Шурик, ранее бывший не очень тяжелым, все более набирал вес. Пот заливал глаза, проклятая тряпка на носу мешала вдохнуть вонь полной грудью. Эдик выбивался из сил.
Когда Ваньша указал рукой наверх, это было просто наградой, золотой медалью, ленинской премией и праздником. Едва Иван залез и со скрежетом отодвинул чугунный люк, в образовавшемся круглом проеме стали видны звезды. Эдик держался обеими руками за скобы лестницы и одними глазами пытался смотреть вверх. Он даже мысли, что они промахнулись, и вылезли где-нибудь на станции метро «Девяткино», не допускал. Больше лазать по норам с утяжелениями на плечах он был не в силах.
Иван добился ориентирования со стопроцентным попаданием. Ночь, объявшая Питер, аплодировала ему мерцанием незнакомых созвездий. Или эти звуки легких ударов, словно одной ладони о другую, раздавались из ближайшего здания. Ваньша не стал уточнять, сбросил Эдику веревку, чтобы тот обвязался ею: залезать с ношей без поддержки было довольно рискованно. Если из дома напротив кто-нибудь пялится в окна, то ни открытый люк, ни силуэт склонившегося над ним человека не будет виден — густая тень покрывала все действо густой, почти осязаемой темнотой. Если, конечно, у наблюдателей не окажется на голове прибора ночного видения.
Шурика решили приводить в чувство уже внутри здания. Конечно, оно могло быть заперто изнутри на какой-нибудь хитрый замок, но в таком случае там обязательно должен кто-то находиться. Впрочем, обычно такие старинные высокие и тяжелые двустворчатые двери использовали ручку швабры или щетки вместо запора. Ключи и замки тоже имелись, но где-нибудь в пожарном имуществе: от кого прятаться, если круглосуточно внутри сидит унылый охранник?

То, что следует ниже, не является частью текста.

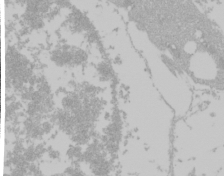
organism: Mouse
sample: Cancer cell death in ED-1 cells

Удостоверившись, что это действительно здание былого СЗРП, Иван потянул на себя витую рукоять. Дверь отворилась, словно специально незапертая.
Пыльно, тихо и сумеречно: под пустым столом охраны что-то горело. То ли ночник, то ли опущенная на пол настольная лампа. И ни одной души. То ли сторож ушел, куда глаза глядят, то ли поднялся наверх. Смысла болтаться по пустым этажам и кабинетам не было никакого, разве что с целью воровства. Тогда бы входную дверь на швабру замкнул. Получалось, что на данный момент здание пустовало. И это было неплохо. И эта мысль была неверной.